• [Task to carry out]:
Print every entry again exactly, with no pictures.

• [Stored items]:
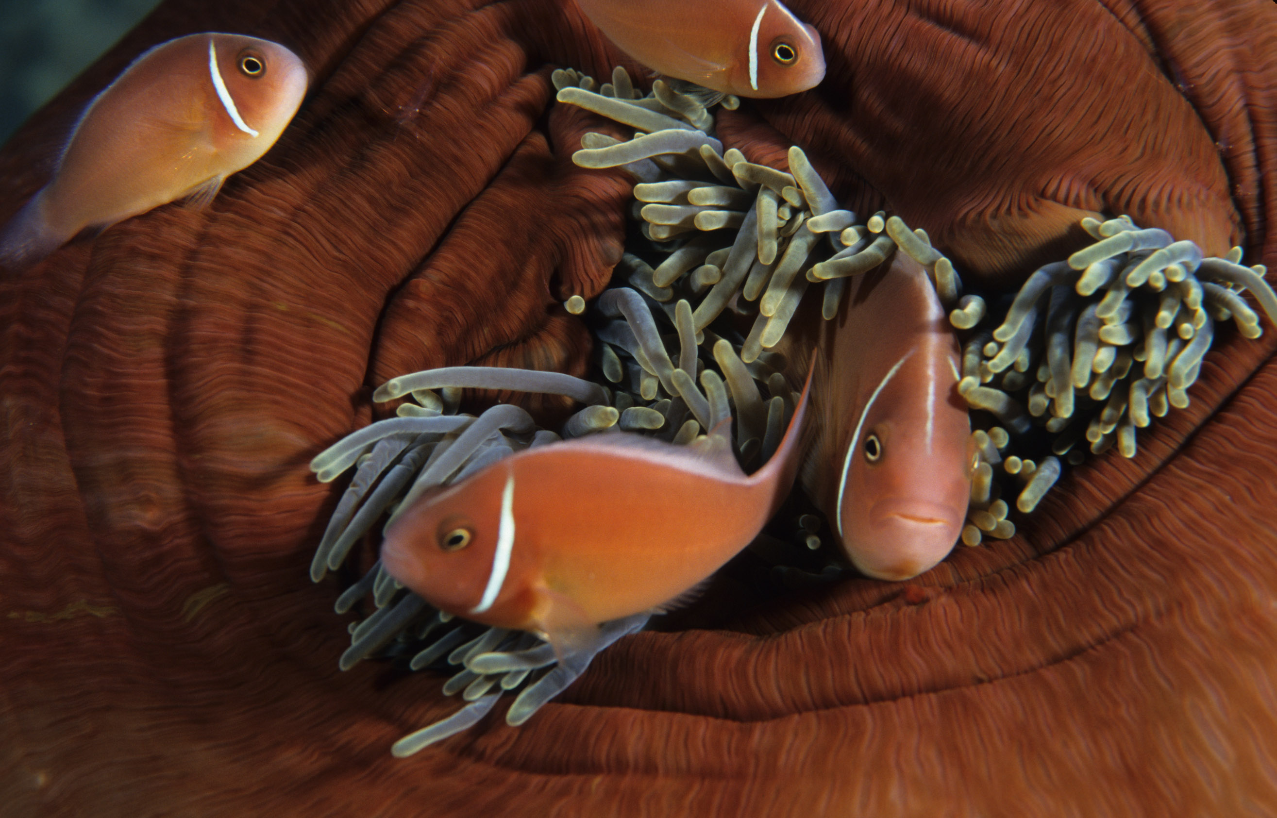 png_dive_16
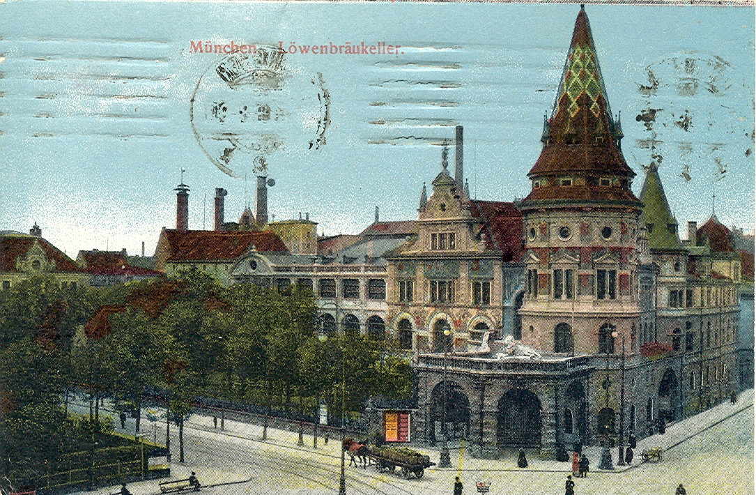 Postkarte, datiert 21.4.1918. Beschriftung: "München - Löwenbräukeller".
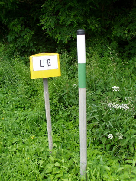 Moderne Grenzabmarkung, hier an der Landesgrenze zwischen Thüringen und Sachsen bei Windischleuba.
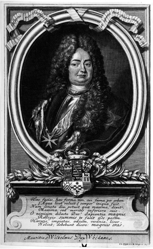 Herzog Moritz Wilhelm von Sachsen-Zeit (1664-1718)
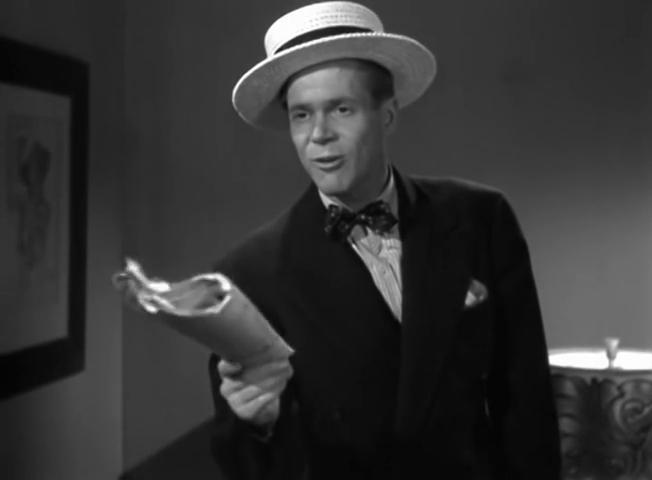 「飾窓の女」におけるダン・デュリエ
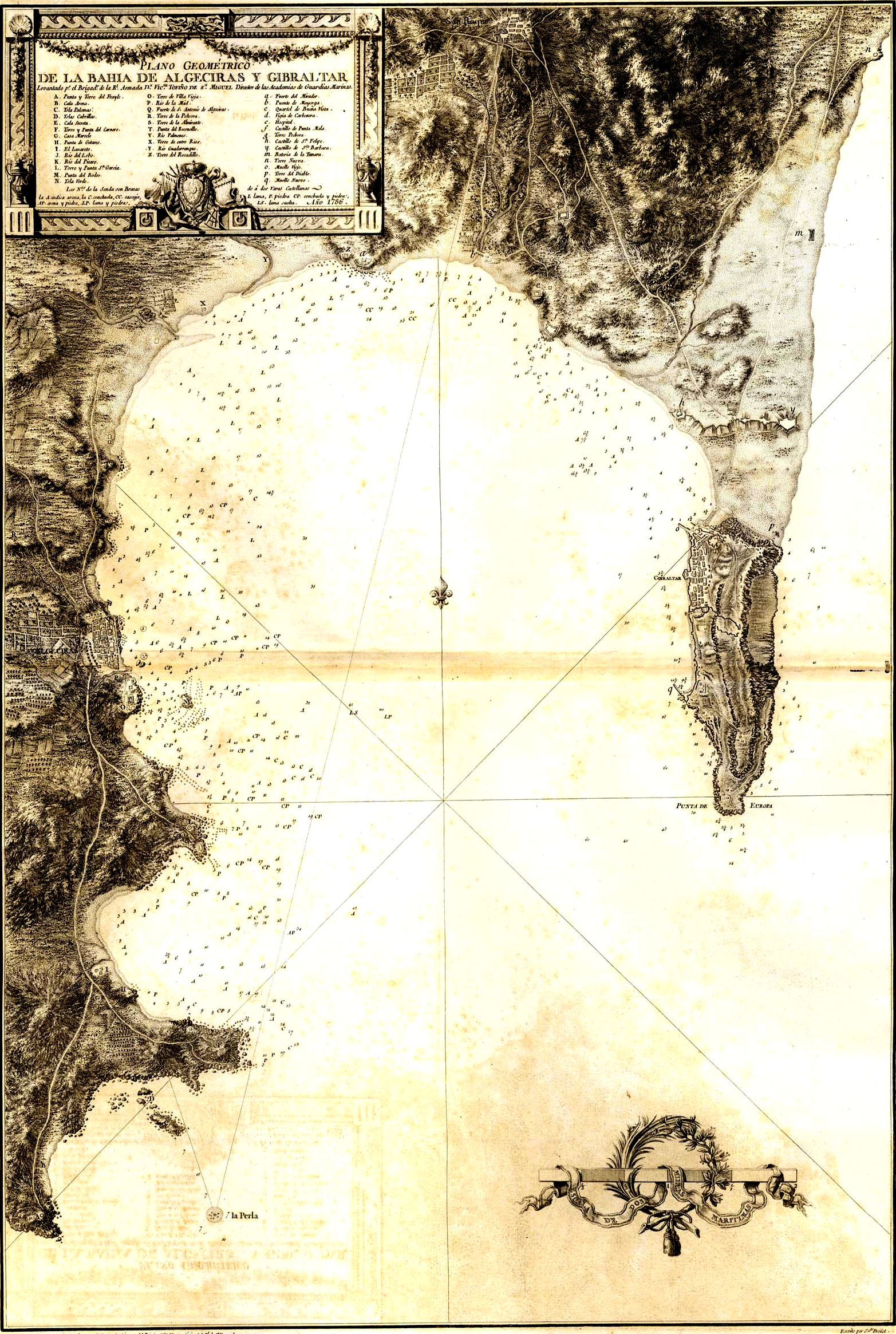 Plano geométrico de la bahía de Algeciras y Gibraltar. Levantado por el Brigadier de la Real Armada Vicente Tofiño de San Miguel. Director de las Academias de Guardias Marinas. Año 1786. Conservado en la Biblioteca Nacional (de España): a. Fuerte del Mirador b. Puente de Mayorga c. Quartel de Buena Vista d. Vigia de Carbonera e. Hospital f. Castillo de Punta Mala g. Torre Pedrosa h. Castillo de San Felipe i. Castillo de Santa Bárbara m. Batería de la Tunara n. Torre Nueva o. Muelle Viejo p. Torre del Diablo q. Muelle Nuevo
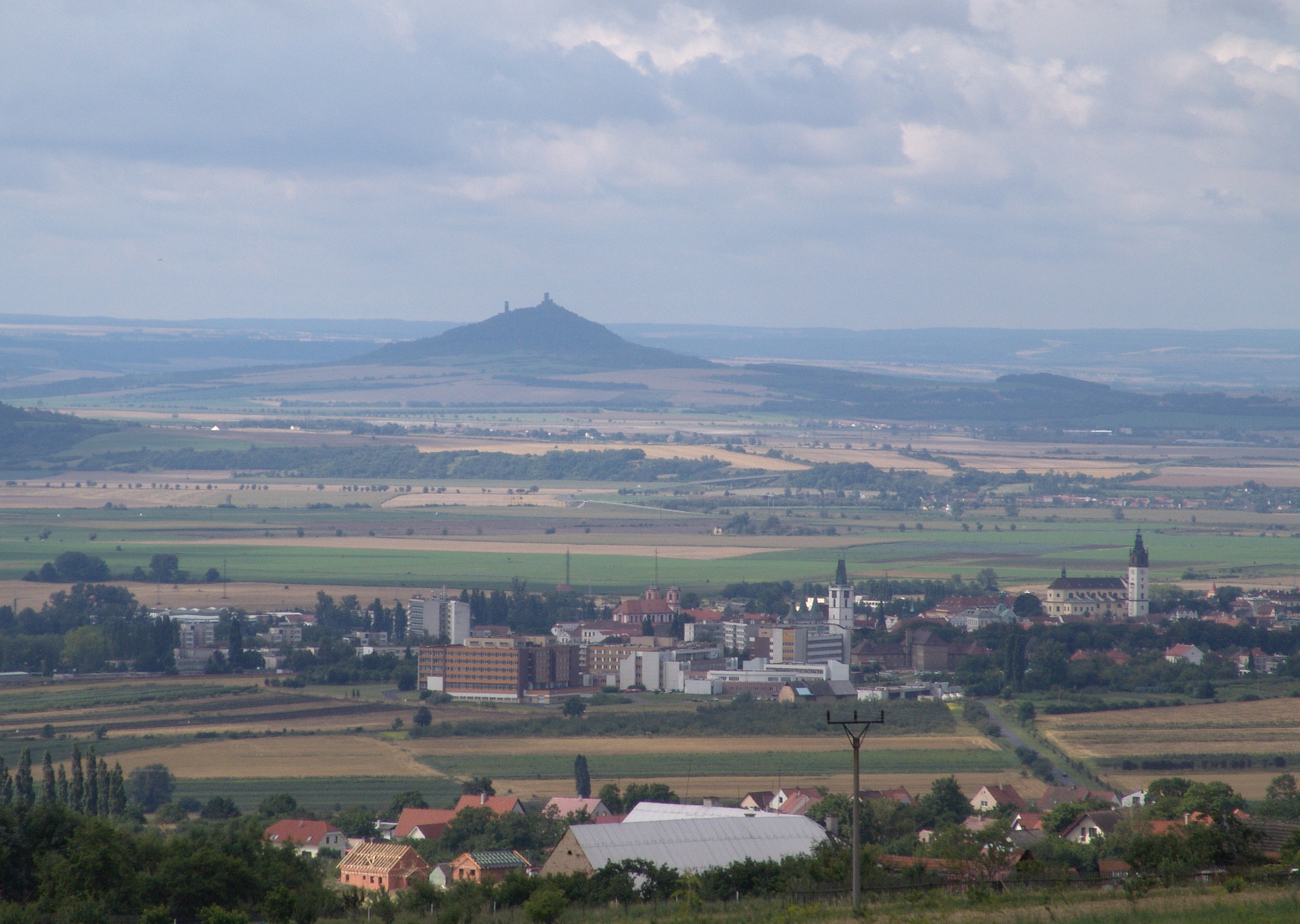 Pohled od Pohořan přes Žitenice na město Litoměřice. V pozadí Hazmburk.
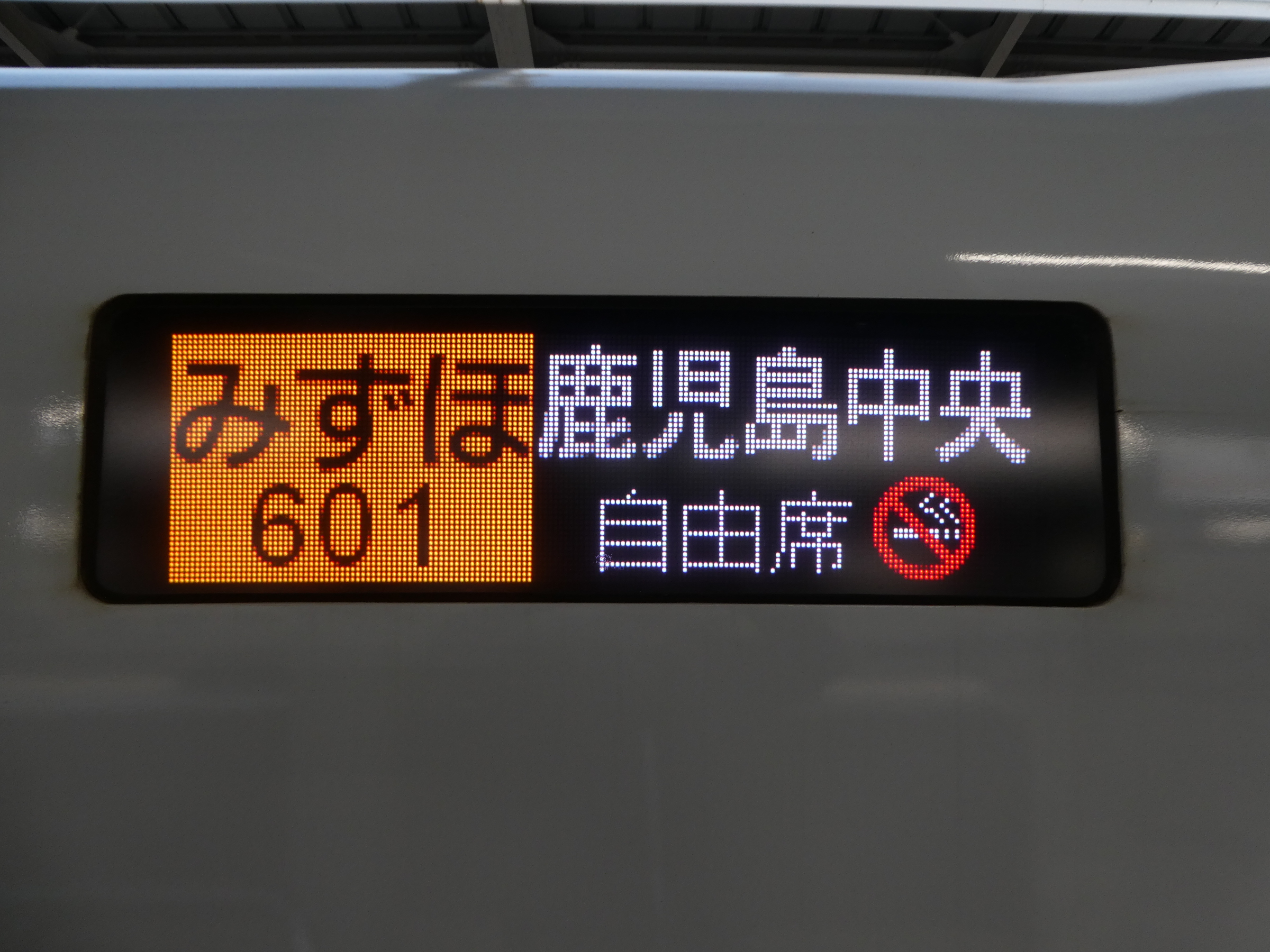 新幹線みずほ号側面LED
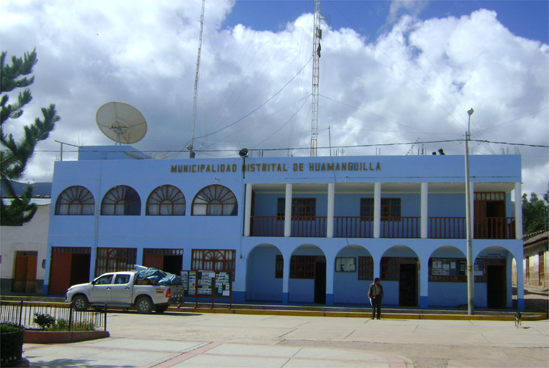 Municipalidad Distrital de Huamanguilla
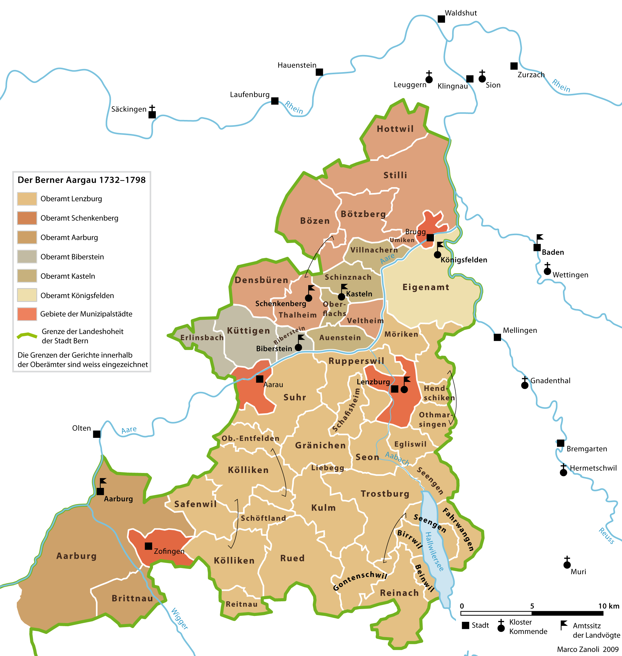 Der Berner Aargau (Unter-Aargau) 1732 (Einrichtung des Oberamts Kasteln) bis 1798 (Helvetische Revolution).
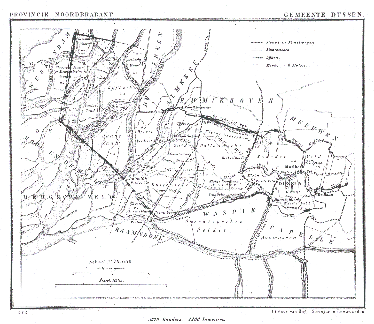 Nederland, Noord-Brabant, Gemeente Dussen
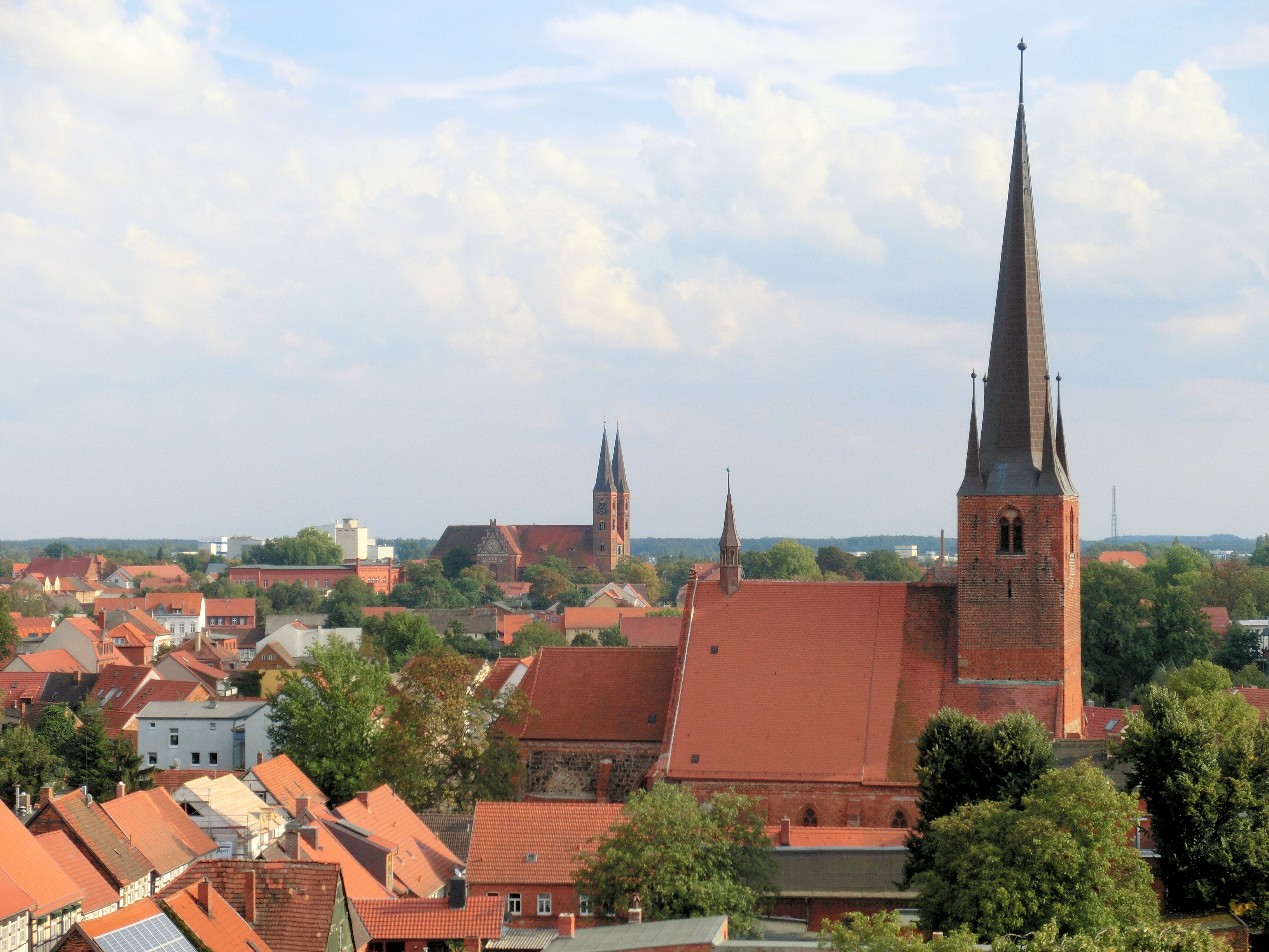 Stendal Petrikirche Dom St. Nikolaus
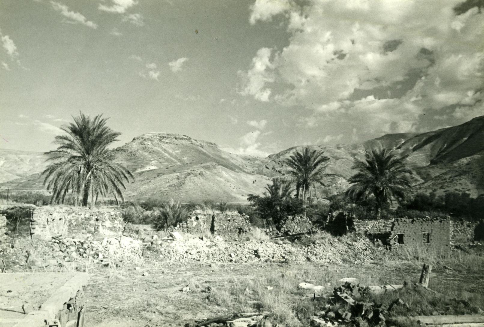 שרידי החווה בנוקייב מדרום לעין גב, מבט מכיוון דרום
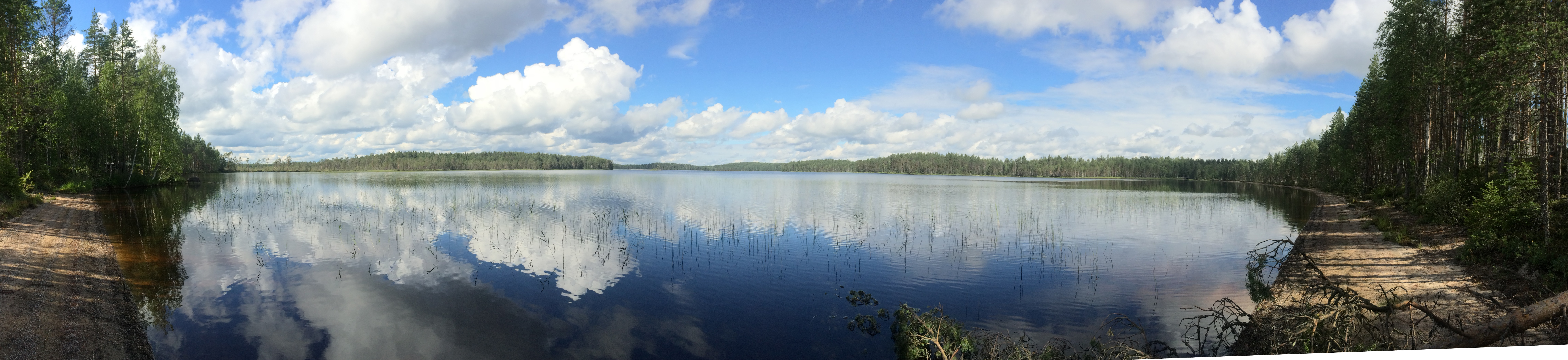 Палват

• [Task solution]:
 png_dive_16
 Postkarte, datiert 21.4.1918. Beschriftung: "München - Löwenbräukeller".
 Moderne Grenzabmarkung, hier an der Landesgrenze zwischen Thüringen und Sachsen bei Windischleuba.
 Herzog Moritz Wilhelm von Sachsen-Zeit (1664-1718)
 「飾窓の女」におけるダン・デュリエ
 Plano geométrico de la bahía de Algeciras y Gibraltar. Levantado por el Brigadier de la Real Armada Vicente Tofiño de San Miguel. Director de las Academias de Guardias Marinas. Año 1786. Conservado en la Biblioteca Nacional (de España): a. Fuerte del Mirador b. Puente de Mayorga c. Quartel de Buena Vista d. Vigia de Carbonera e. Hospital f. Castillo de Punta Mala g. Torre Pedrosa h. Castillo de San Felipe i. Castillo de Santa Bárbara m. Batería de la Tunara n. Torre Nueva o. Muelle Viejo p. Torre del Diablo q. Muelle Nuevo
 Pohled od Pohořan přes Žitenice na město Litoměřice. V pozadí Hazmburk.
 新幹線みずほ号側面LED
 Municipalidad Distrital de Huamanguilla
 Der Berner Aargau (Unter-Aargau) 1732 (Einrichtung des Oberamts Kasteln) bis 1798 (Helvetische Revolution).
 Nederland, Noord-Brabant, Gemeente Dussen
 Stendal Petrikirche Dom St. Nikolaus
 שרידי החווה בנוקייב מדרום לעין גב, מבט מכיוון דרום
 Палват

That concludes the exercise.